YOUR GOAL
In the listing below, locate the line containing "organism: Toxoplasma gondii" and the line containing "sample: Cerebral cortex". Output both of them and every line between, exactly as written, and nothing more.

DATA SHOWN
------
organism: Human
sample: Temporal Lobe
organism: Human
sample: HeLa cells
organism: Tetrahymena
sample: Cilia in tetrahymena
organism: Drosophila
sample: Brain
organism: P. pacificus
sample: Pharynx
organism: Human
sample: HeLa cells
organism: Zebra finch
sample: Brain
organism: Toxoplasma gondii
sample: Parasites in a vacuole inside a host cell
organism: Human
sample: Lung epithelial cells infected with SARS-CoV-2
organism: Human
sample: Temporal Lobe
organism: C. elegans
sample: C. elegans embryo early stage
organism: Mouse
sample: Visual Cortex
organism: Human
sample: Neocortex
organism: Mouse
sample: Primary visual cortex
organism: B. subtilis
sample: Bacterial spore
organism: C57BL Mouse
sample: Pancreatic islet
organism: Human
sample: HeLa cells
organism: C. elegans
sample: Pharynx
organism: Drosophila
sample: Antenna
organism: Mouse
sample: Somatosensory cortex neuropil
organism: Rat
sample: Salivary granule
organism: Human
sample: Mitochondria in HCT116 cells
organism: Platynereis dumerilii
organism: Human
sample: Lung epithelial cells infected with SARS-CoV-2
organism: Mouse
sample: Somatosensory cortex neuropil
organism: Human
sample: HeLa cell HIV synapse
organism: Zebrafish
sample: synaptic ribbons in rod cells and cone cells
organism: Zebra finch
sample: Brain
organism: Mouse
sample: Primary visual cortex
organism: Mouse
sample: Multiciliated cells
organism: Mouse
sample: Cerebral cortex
------
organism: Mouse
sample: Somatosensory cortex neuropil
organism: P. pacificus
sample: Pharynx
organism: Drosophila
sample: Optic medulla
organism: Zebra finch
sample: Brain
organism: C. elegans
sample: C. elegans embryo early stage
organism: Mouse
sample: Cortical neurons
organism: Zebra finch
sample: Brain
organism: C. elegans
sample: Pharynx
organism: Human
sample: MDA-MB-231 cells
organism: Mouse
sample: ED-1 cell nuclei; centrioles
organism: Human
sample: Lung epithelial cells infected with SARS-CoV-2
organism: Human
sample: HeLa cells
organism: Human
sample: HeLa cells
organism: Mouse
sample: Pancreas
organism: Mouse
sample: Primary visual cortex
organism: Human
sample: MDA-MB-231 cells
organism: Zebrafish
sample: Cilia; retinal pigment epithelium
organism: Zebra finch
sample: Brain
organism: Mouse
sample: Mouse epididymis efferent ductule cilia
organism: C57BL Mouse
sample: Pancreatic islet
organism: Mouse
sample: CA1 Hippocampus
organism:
------
RESPONSE AREA
organism: Toxoplasma gondii
sample: Parasites in a vacuole inside a host cell
organism: Human
sample: Lung epithelial cells infected with SARS-CoV-2
organism: Human
sample: Temporal Lobe
organism: C. elegans
sample: C. elegans embryo early stage
organism: Mouse
sample: Visual Cortex
organism: Human
sample: Neocortex
organism: Mouse
sample: Primary visual cortex
organism: B. subtilis
sample: Bacterial spore
organism: C57BL Mouse
sample: Pancreatic islet
organism: Human
sample: HeLa cells
organism: C. elegans
sample: Pharynx
organism: Drosophila
sample: Antenna
organism: Mouse
sample: Somatosensory cortex neuropil
organism: Rat
sample: Salivary granule
organism: Human
sample: Mitochondria in HCT116 cells
organism: Platynereis dumerilii
organism: Human
sample: Lung epithelial cells infected with SARS-CoV-2
organism: Mouse
sample: Somatosensory cortex neuropil
organism: Human
sample: HeLa cell HIV synapse
organism: Zebrafish
sample: synaptic ribbons in rod cells and cone cells
organism: Zebra finch
sample: Brain
organism: Mouse
sample: Primary visual cortex
organism: Mouse
sample: Multiciliated cells
organism: Mouse
sample: Cerebral cortex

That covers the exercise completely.